In the late 1990s, when Foreword launched, indie presses were rarely covered by Publishers Weekly, Library Journal, Kirkus, Booklist, and School Library Journal. In fact, during publishing conferences like the Independent Book Publishing Association and PubWest, review personnel from these magazines often openly discouraged audience members from sending their books in for review! Soon after our debut, some of the most prestigious literary presses started to get coverage in PW and the other magazines. Some of these presses included Milkweed, Grove Atlantic, Algonquin for fiction and Sourcebooks, Workman, Amacom and some university presses for nonfiction. Not surprisingly, after budgets at the big-five publishers started drying up, and after years of seeing Foreword supported by the very presses they were ignoring, the industry review journals started to cover indies with more flourish.

In the past, “indie” mostly meant self-published authors. Now indie means anyone not published by HarperCollins, Simon & Schuster, Penguin Random House, Macmillan, and Hachette. Larger indie presses include Bloomsbury, Sourcebooks, WW Norton, Houghton Mifflin Harcourt, Oxford University, and a dozen or so others.

Indies are not for everyone. Foreword is not for everyone. There are many booksellers who are only able to stay alive because they dedicate themselves to trying to keep up with the chains and stocking bestsellers. Same holds true for smaller libraries. But Foreword is essential for the librarians and indie booksellers who are working to establish themselves as a special place in their communities. They value what indie presses are doing in literature: quality assured by editorial teams who are all about keeping the art of publishing alive.

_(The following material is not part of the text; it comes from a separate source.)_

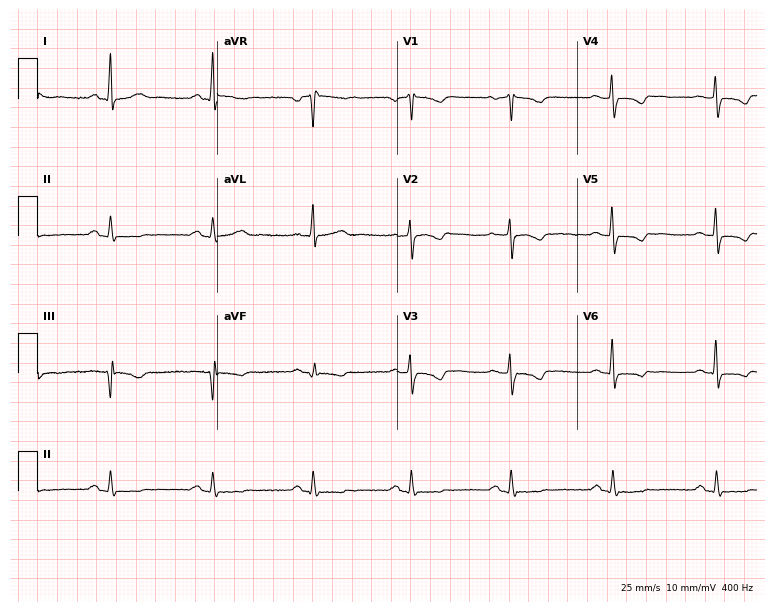
12-lead ECG (7.3-second recording at 400 Hz) from a 55-year-old female. Screened for six findings — first-degree AV block, right bundle branch block, left bundle branch block, sinus bradycardia, atrial fibrillation, sinus tachycardia — none is recorded.

Clarion, a fee for review service, was introduced to the publishing industry by Foreword in 2001. It got huge publicity, because people were appalled that we would let people pay for the right to be reviewed. They assumed everyone who paid would get a good review. Of course, this was not the case, and not only did this create a shift in the industry, but opened doors to many self-published or indie books that were overlooked for review. In fact, it created another industry. Now, BlueInk, Kirkus, even Library Journal and Publisher’s Weekly provide some type of fee for review.

Foreword is a Purple Cow business. A Blue Ocean Business. We cause a ruckus and want to be known for change-making. We don’t do what everyone else is doing. We are customer-service driven. Our name stands for quality, integrity, commitment, with a bias for action.